1\. There is a McDonalds that was near my Elementary school, actually used to
be my favorite place as a kid and it was the place where I would socialize
with kids from the Boys and Girls club about a block or so away. Even though
there is a large municipal park across the street and numerous bars and clubs
and restaurants around that area, you could still see people actually meeting,
or just hanging out there. I have no idea what this particular McDonalds* is
like nowadays, but I've heard through the grapevine it's become the epicenter
for numerous drug problems in the neighborhood, which are only complaints you
started hearing about once Whole Foods opened up across the street. I suspect
that it is neither the epicenter of the drug problems in the 'hood given
exactly what that particular neighborhood is famous for, and it is famous, nor
do I think it has actually changed at all in the last 20 years.

Most likely the only thing that changed is there are a lot more affluent
people in the area which are taking issue with having a symbol of poverty in
their presence, across the street from a supermarket that just so happens to
symbolize their wealth.

2\. There's another McDonalds I would walk past every day on my way too and
from school. Often it was faster than waiting for the trolley bus as the
trolley part of the bus would often fall and slow everyone down back in the
day and my route to Middle school and later High school was an L-shaped route.
Eventually the local MTA replaced the trolley buses with an updated model and
the problems were at least reduced, but not eliminated.

Passing this same McDonalds you could make a few observations.

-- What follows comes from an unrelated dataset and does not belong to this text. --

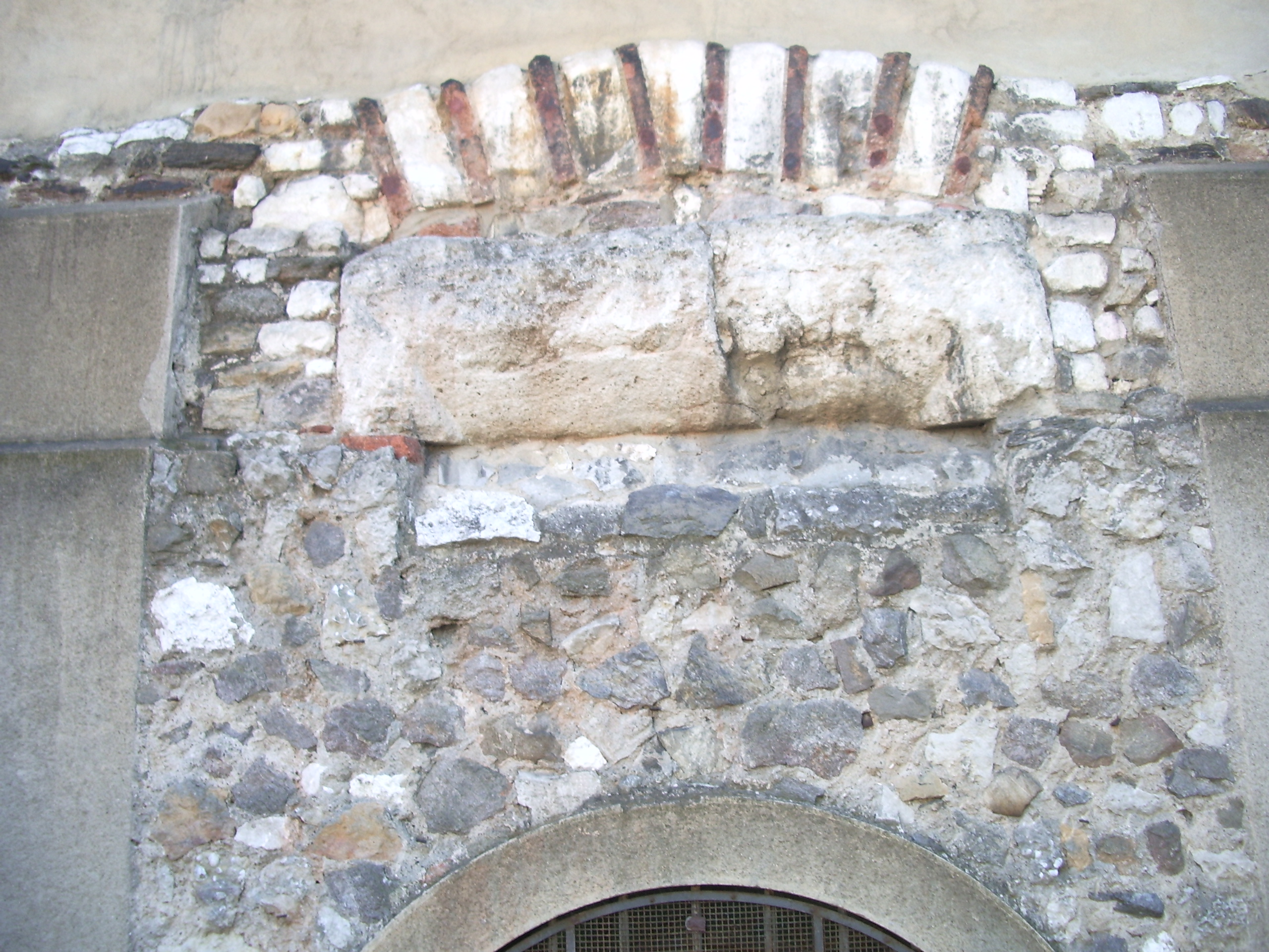 Voute, vestige de l'église saint-Irénée originelle (5ieme siècle)
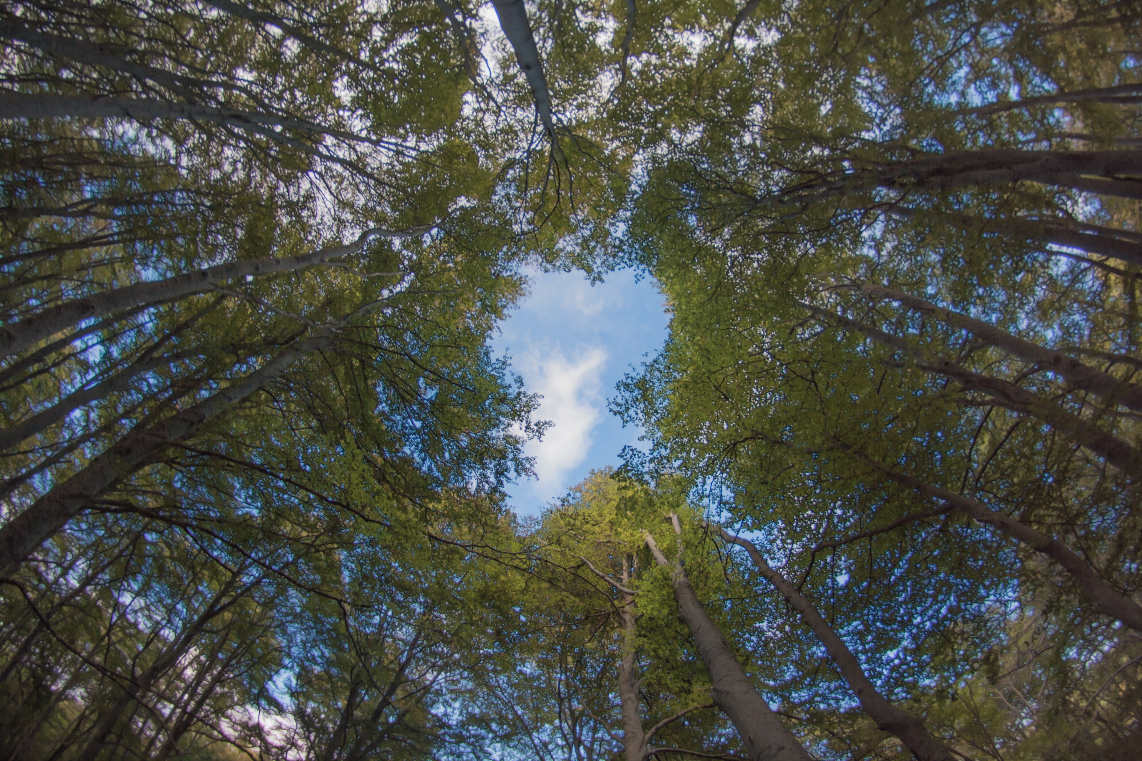 Dehesa del Moncayo, España

First, the
people there were of two particular demographics, and the housing nearby was
Section 8. Second, just pass the McDonalds there would be a park, nothing
fancy, just a bit of grass and some benches in the middle of the block where
quite a few locals would socialize. Third, just past this park was a rundown
boarded up church with empowering messages targeted towards a particular
demographic. Directly across the street from this rundown church was a police
station loaded up with surveillance cameras, even more than I observed around
other police stations at that time. Going back towards the McDonalds but
across the street now, there was if I recall correctly, a salon or a
barbershop (both? been a while), a liquor store, a pizza place (these might
have been one and the same) and apartment buildings. Not too far away in
either direction were two community centers.

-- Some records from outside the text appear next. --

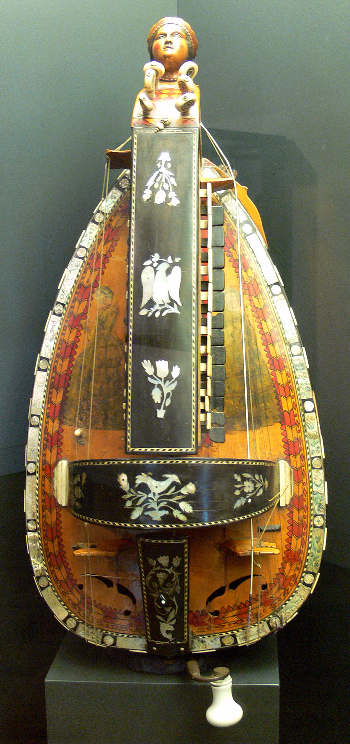 Drehleier, Frankreich 1859, Ahorn/Ebenholz/Elfenbein/Perlmutt/Palisander signiert Pajot facteur d'instruments à Jenzat par Gannat (Allier) 1859 Nr. 3039 (Pajot Père), repariert 1911 Gallery: Musikinstrumentenabteilung; Museum Zeughaus; Reiss-Engelhorn-Museen, Mannheim
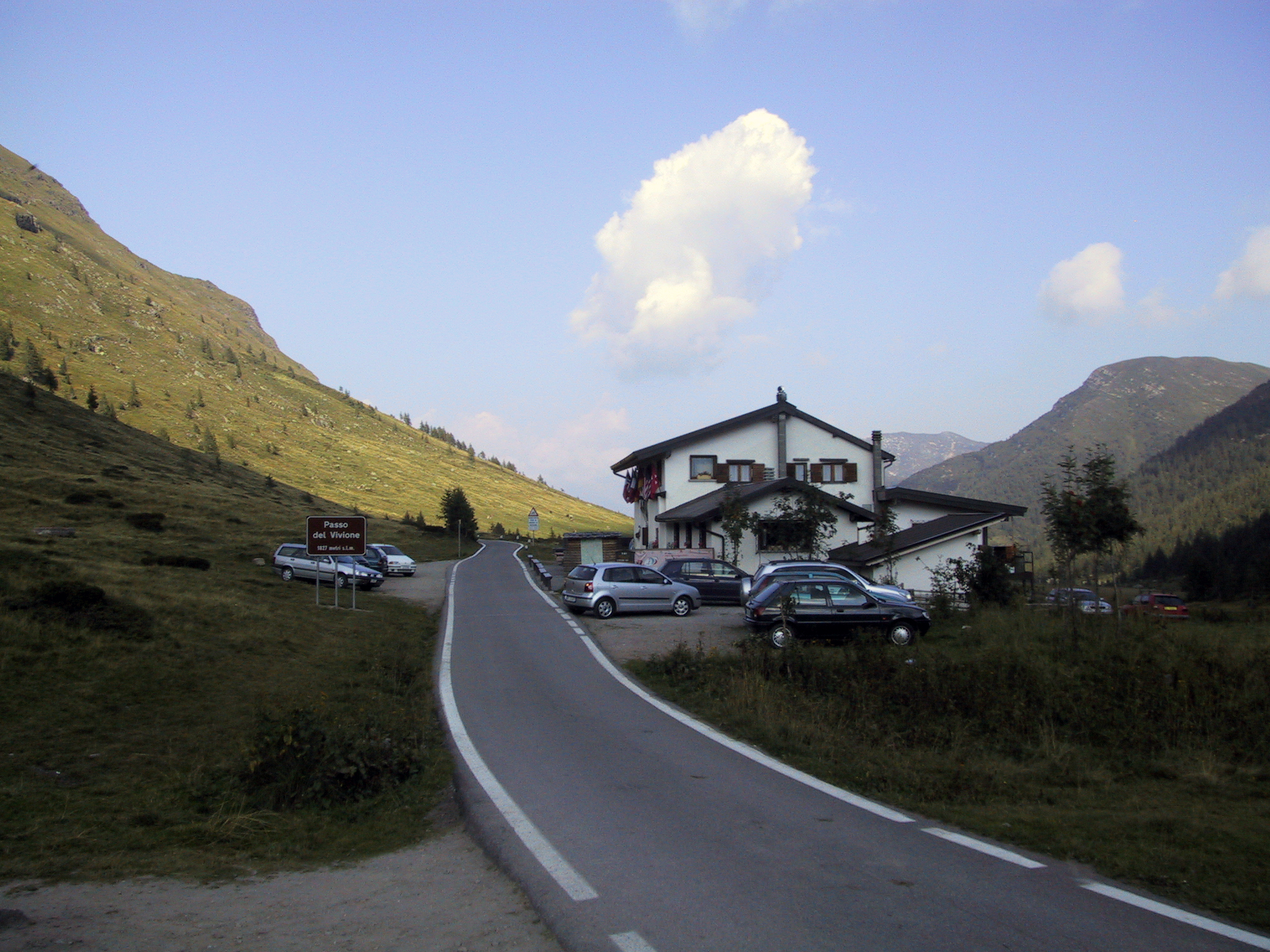 Passo del Vivione. Provincia di Bergamo
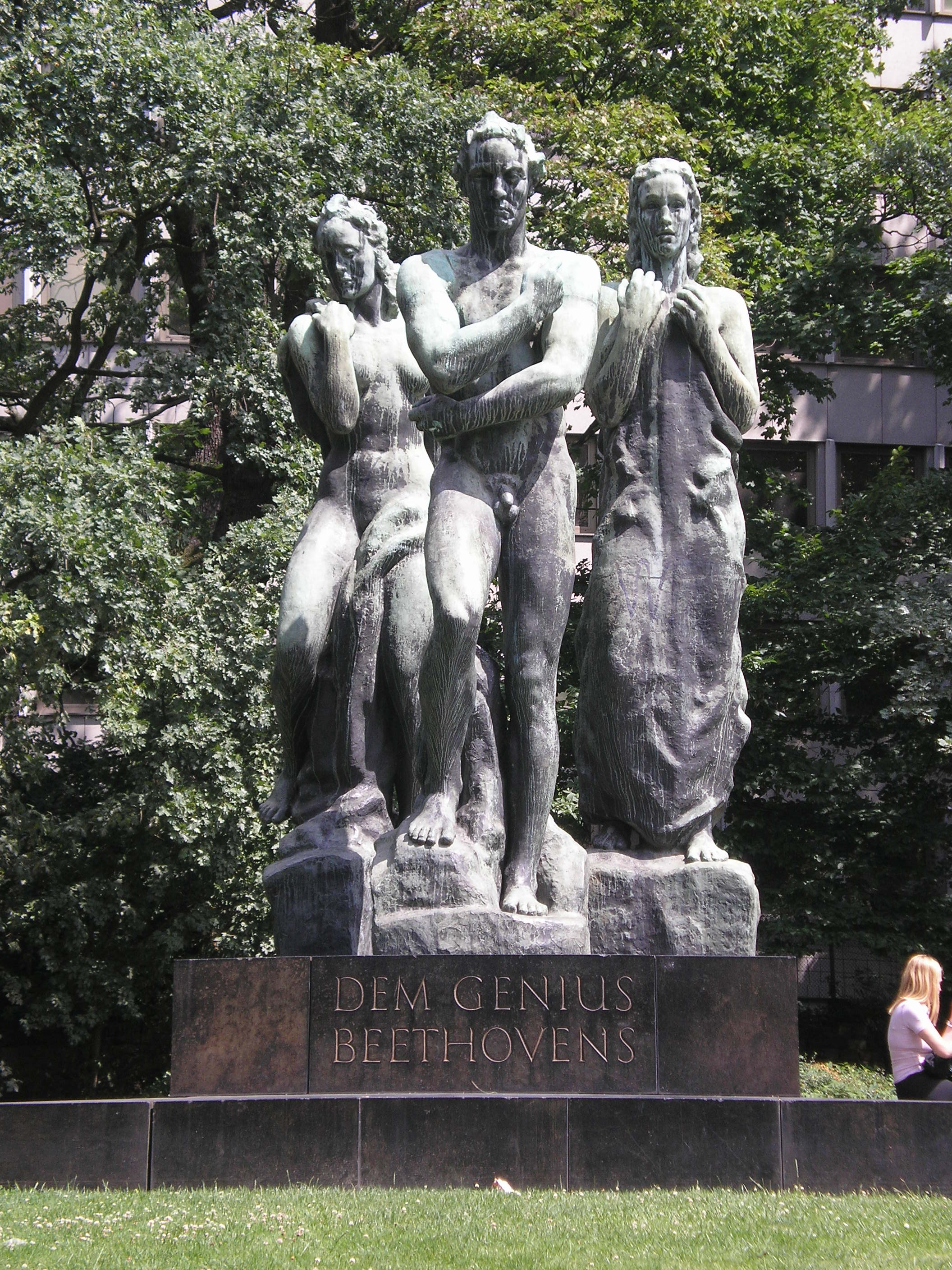 Denkmal "Dem Genius Beethovens" in Frankfurt am Main, von Georg Kolbe

What's my point? Humans are social beasts, we gather together over hot
beverages and food, whether our incomes are large or small. More affluent
people have more options for this, but much of the time people like to go out
and gather with those around them, particularly when they have fewer options.

Advert or not, the thesis of this article is not _wrong_. Go to low income
neighborhoods and find a McDonalds, get yourself a coffee or burger or
whatever and just sit down and watch people. Go to areas where McDonald's
exists but where the surrounding area is being gentrified and watch the looks
of disgust on peoples' faces as they pass through and by poverty. Coming from
a different sphere of life, it's pretty hard to read an article like this and
not think this is just a paid advert, and I understand the reaction, but I
would not doubt that for many communities, this article is basically the
truth.

* Given just who many of the people on Hacker News are and the metro areas they tend to reside in, in numbers anyway, there is a better than even chance you can figure out exactly which area and which McDonalds specifically I'm talking about.